A propriedade tem uma história rica. Seu nome se origina com Connétable Talbot, conde de Shrewsbury, governador de Guyenne, além de ser um famoso comandante militar inglês, que foi derrotado na batalha de Castillon em 1453. Em 1855, na época das classificações de crus de Médoc e Graves, ordenadas pelo imperador Napoleão III, o Château Talbot foi promovido como o quatrième cru, classificado de Saint-Julien. Por várias décadas, ele pertenceu ao marquês de Aux e foi comprado em 1918 por Désiré Cordier. Seu filho Georges e depois seu neto, Jean, o sucederam como chefe da fazenda. Sob sua orientação, o Talbot se tornou um dos mais famosos crescimentos da região de Bordeaux. Após a morte de Jean Cordier, suas filhas Lorraine e Nancy assumiram as rédeas de Talbot. Enriquecida com a lembrança ainda vívida do conhecimento e da experiência das gerações passadas que as precederam, Lorraine e Nancy trabalharam juntas para fazer justiça a esse Grand Cru com todo o talento e respeito que mereciam. Hoje Nancy Bignon Cordier, seu marido Jean-Paul, seus filhos Philippine, Marguerite e Gustave Bignon perseguem a história de Talbot; uma longa história que sempre uniu com paixão o destino de uma família ao de uma vinha.

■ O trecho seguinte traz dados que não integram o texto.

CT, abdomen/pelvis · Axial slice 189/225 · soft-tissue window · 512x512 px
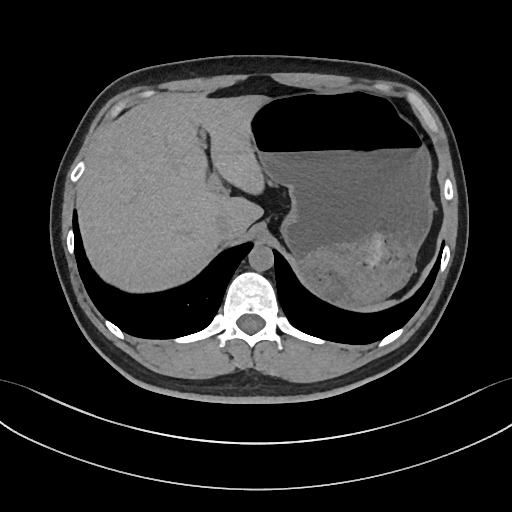
Boxes are (x1, y1, x2, y2) in pixels.
liver: (77, 93, 269, 292)
spleen: (356, 301, 394, 311)
stomach: (250, 90, 433, 307)
inferior vena cava: (213, 215, 237, 239)
aorta: (248, 245, 273, 271)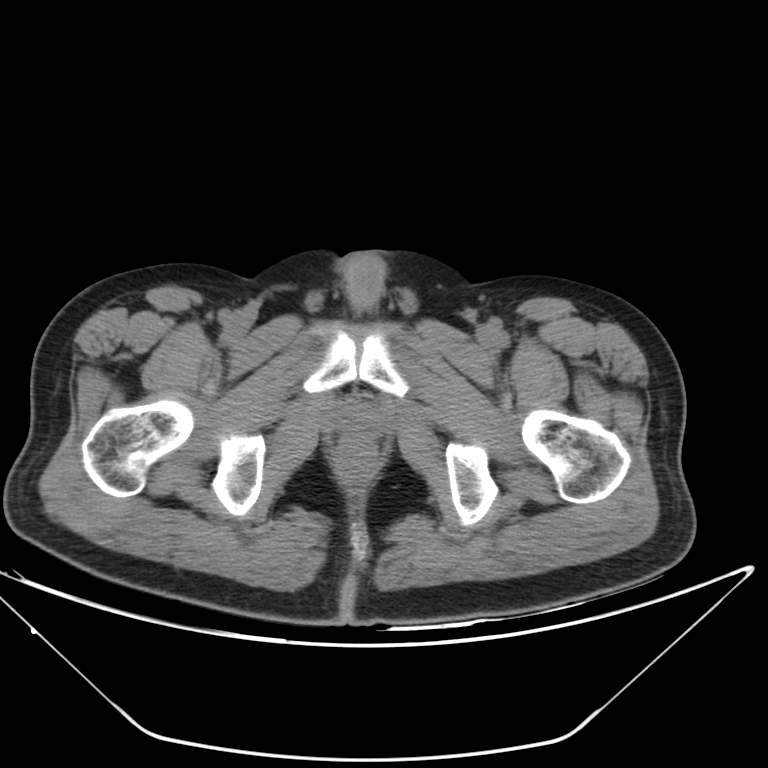

CT, abdomen/pelvis; Axial slice 11/99; soft-tissue window (W 400 / L 40); 768x768 px; 50-year-old male patient
One row per box, in pixels: columns x1 and y1 give the top-left corner, x2 and y2 the bottom-right.
| organ | x1 | y1 | x2 | y2 |
|---|---|---|---|---|
| prostate/uterus | 337 | 403 | 381 | 439 |

Connetable du Château Talbot 2010 – elaborado com Cabernet Sauvignon (69%), Merlot (27%) e Petit Verdot (4%), com amadurecimento de 14 meses em carvalho, sendo 50-60% novas. Teor Alcoólico de 13%. A coloração é de um vermelho rubi médio e límpido. Os aromas mostram groselha, framboesa e toques florais. Na boca as sensações do olfato se repetem, com taninos suaves e bem integrados, acidez equilibrada e leve herbáceo. Bom final com o frutado se mostrando. Avaliação: 93/100 Pontos. Preço: R$ 550,70, na Mistral.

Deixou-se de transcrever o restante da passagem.